[Supplied records]:

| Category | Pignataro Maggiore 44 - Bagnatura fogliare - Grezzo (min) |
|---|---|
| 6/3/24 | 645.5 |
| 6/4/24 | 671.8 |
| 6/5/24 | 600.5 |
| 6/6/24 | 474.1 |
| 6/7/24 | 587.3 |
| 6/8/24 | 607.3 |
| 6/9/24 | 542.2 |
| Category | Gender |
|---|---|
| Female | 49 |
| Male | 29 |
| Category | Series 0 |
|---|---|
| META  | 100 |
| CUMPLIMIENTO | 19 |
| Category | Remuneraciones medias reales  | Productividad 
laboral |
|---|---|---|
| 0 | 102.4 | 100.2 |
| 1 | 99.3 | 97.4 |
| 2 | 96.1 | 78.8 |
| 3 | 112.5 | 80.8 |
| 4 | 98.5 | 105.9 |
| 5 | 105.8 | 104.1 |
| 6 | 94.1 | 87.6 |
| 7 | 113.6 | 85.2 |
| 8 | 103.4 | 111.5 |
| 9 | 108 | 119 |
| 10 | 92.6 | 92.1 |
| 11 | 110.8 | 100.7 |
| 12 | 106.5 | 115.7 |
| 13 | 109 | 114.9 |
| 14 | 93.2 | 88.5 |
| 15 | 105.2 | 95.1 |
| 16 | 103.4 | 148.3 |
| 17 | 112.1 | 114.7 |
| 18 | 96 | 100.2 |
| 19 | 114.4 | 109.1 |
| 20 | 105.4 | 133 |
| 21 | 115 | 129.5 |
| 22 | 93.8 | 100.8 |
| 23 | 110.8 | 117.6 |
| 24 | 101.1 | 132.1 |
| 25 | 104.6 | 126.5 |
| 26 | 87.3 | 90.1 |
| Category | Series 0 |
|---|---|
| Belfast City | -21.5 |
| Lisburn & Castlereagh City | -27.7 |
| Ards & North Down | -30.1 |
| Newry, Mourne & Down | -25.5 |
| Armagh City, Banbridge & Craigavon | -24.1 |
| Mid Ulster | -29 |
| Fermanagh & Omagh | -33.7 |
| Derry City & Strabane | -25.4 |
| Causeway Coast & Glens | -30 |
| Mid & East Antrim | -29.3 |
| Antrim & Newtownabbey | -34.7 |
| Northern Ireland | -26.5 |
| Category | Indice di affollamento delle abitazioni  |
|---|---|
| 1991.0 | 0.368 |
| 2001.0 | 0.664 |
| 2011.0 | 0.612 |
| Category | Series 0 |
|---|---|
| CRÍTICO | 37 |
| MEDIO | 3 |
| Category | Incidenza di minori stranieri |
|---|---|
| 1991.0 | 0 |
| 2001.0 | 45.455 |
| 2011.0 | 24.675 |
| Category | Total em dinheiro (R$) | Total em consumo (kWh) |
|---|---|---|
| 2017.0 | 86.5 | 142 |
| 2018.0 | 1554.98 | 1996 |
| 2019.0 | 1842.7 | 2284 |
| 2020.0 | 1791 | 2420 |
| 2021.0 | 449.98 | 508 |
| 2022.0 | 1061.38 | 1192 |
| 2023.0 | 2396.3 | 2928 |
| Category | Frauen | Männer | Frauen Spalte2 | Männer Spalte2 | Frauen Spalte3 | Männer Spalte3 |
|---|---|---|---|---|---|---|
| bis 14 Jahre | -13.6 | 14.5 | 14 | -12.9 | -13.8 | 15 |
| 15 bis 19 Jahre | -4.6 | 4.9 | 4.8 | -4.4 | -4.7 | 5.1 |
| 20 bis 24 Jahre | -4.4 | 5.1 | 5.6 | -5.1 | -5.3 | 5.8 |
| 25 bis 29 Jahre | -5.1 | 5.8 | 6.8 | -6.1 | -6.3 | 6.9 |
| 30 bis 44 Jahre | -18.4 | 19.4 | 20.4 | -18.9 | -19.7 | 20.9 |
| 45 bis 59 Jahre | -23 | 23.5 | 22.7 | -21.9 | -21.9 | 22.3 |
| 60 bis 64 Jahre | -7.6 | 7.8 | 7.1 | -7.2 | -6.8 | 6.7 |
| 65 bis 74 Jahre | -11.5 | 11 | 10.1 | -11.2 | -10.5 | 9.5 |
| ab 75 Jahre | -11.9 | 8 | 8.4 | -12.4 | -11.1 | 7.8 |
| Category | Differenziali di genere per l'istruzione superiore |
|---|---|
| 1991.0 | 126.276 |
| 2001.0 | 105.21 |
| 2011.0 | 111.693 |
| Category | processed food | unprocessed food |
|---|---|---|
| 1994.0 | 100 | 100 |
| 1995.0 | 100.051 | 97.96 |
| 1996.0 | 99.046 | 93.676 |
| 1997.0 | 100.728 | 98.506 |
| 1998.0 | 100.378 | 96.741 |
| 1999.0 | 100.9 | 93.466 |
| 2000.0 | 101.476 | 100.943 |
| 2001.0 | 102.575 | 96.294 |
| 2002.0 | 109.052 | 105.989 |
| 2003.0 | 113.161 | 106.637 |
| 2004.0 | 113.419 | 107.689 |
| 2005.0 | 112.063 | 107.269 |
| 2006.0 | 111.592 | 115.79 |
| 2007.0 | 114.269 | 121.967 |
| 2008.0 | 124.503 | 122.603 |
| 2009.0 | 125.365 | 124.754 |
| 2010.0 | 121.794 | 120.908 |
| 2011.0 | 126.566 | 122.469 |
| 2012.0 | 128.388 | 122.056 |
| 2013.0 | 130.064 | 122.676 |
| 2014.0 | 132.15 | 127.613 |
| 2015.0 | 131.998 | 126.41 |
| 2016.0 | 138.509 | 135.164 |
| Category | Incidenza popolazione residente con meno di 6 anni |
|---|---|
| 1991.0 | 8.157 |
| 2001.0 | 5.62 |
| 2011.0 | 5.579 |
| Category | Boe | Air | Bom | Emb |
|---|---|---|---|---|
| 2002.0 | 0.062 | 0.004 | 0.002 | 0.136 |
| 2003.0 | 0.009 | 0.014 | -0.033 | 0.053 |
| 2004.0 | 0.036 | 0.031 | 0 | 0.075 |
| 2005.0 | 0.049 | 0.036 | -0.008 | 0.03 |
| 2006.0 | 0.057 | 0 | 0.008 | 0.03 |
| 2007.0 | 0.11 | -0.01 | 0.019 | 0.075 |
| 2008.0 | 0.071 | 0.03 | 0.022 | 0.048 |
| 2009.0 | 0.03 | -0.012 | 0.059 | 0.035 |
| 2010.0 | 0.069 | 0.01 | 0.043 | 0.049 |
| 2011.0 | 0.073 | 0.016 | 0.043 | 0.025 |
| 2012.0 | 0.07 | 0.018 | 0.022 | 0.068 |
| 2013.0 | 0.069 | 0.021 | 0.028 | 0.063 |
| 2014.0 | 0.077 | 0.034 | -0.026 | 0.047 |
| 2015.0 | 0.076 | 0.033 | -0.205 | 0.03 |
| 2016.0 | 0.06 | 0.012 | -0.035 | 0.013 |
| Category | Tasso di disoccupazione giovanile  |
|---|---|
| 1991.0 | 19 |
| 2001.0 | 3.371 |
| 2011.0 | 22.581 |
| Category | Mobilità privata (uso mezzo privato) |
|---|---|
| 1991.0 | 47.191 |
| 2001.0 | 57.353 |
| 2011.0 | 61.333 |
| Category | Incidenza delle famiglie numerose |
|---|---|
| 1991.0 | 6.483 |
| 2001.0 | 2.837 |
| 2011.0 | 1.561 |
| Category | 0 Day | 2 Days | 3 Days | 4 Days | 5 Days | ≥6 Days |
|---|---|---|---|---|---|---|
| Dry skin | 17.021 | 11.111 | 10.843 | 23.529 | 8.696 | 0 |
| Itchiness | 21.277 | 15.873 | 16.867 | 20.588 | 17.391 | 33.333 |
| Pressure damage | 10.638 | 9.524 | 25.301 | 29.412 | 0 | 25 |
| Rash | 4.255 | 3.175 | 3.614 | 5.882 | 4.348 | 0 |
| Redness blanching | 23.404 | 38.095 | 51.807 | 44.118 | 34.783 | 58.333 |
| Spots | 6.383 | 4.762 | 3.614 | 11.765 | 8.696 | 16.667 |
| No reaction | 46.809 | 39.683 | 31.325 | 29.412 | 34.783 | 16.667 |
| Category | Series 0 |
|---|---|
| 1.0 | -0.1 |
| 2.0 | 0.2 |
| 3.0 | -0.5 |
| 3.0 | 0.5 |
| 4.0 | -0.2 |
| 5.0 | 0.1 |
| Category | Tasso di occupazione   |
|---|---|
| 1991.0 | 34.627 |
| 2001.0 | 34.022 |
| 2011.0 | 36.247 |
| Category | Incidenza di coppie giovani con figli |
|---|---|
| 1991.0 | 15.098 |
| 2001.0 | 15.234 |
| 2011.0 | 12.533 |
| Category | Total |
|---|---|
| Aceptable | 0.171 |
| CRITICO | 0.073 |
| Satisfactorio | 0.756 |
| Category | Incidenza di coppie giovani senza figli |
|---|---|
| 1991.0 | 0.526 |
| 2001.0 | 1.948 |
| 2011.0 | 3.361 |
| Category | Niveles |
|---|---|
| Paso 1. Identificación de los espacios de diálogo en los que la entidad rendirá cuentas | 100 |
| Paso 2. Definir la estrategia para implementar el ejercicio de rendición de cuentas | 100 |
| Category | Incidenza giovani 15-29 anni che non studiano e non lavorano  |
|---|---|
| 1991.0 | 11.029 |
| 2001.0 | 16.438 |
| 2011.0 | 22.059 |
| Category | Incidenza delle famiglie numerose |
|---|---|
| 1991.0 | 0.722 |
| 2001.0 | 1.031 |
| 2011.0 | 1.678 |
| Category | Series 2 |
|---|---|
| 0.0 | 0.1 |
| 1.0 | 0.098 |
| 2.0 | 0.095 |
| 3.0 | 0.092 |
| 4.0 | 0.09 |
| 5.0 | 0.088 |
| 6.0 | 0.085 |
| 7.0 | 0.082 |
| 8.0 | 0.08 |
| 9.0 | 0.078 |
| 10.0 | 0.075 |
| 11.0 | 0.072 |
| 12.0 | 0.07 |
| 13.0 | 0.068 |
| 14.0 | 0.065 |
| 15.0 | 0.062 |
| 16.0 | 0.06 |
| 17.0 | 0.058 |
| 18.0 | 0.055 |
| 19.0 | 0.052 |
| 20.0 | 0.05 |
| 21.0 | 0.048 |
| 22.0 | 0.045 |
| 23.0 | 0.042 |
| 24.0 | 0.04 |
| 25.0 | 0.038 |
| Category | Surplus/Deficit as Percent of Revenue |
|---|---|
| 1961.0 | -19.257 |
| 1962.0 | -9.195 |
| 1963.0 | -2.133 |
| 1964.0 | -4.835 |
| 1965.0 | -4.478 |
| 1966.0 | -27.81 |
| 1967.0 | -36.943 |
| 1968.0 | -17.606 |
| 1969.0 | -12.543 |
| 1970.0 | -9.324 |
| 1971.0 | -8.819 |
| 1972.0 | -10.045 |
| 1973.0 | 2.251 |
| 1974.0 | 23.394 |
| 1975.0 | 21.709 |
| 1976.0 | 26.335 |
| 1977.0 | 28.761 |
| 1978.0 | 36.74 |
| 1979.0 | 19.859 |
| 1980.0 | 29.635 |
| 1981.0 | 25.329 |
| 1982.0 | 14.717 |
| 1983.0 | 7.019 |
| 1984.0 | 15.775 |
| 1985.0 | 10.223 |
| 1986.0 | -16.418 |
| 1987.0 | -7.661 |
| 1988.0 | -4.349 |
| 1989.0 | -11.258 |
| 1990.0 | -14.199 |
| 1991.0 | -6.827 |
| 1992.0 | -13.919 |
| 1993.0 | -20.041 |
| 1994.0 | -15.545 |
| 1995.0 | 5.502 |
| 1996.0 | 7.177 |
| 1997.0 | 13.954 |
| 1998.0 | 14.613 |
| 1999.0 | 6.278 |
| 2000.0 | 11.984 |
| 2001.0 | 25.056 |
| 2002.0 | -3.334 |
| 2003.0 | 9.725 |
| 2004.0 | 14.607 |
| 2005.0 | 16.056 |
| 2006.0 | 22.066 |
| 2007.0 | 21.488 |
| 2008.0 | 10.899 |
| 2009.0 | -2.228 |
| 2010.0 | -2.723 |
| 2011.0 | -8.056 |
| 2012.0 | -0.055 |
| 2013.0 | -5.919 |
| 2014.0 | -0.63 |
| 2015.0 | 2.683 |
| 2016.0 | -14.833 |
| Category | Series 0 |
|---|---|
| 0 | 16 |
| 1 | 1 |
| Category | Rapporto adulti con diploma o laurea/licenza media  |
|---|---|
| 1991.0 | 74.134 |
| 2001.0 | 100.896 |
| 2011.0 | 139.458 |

[What needs to be done]: Please reproduce, exactly as they appear above, the lines from the line containing "19.0 | 0.052 |" up to and including the line containing "1970.0 | -9.324 |".

[Output of the task]:
| 19.0 | 0.052 |
| 20.0 | 0.05 |
| 21.0 | 0.048 |
| 22.0 | 0.045 |
| 23.0 | 0.042 |
| 24.0 | 0.04 |
| 25.0 | 0.038 |
| Category | Surplus/Deficit as Percent of Revenue |
|---|---|
| 1961.0 | -19.257 |
| 1962.0 | -9.195 |
| 1963.0 | -2.133 |
| 1964.0 | -4.835 |
| 1965.0 | -4.478 |
| 1966.0 | -27.81 |
| 1967.0 | -36.943 |
| 1968.0 | -17.606 |
| 1969.0 | -12.543 |
| 1970.0 | -9.324 |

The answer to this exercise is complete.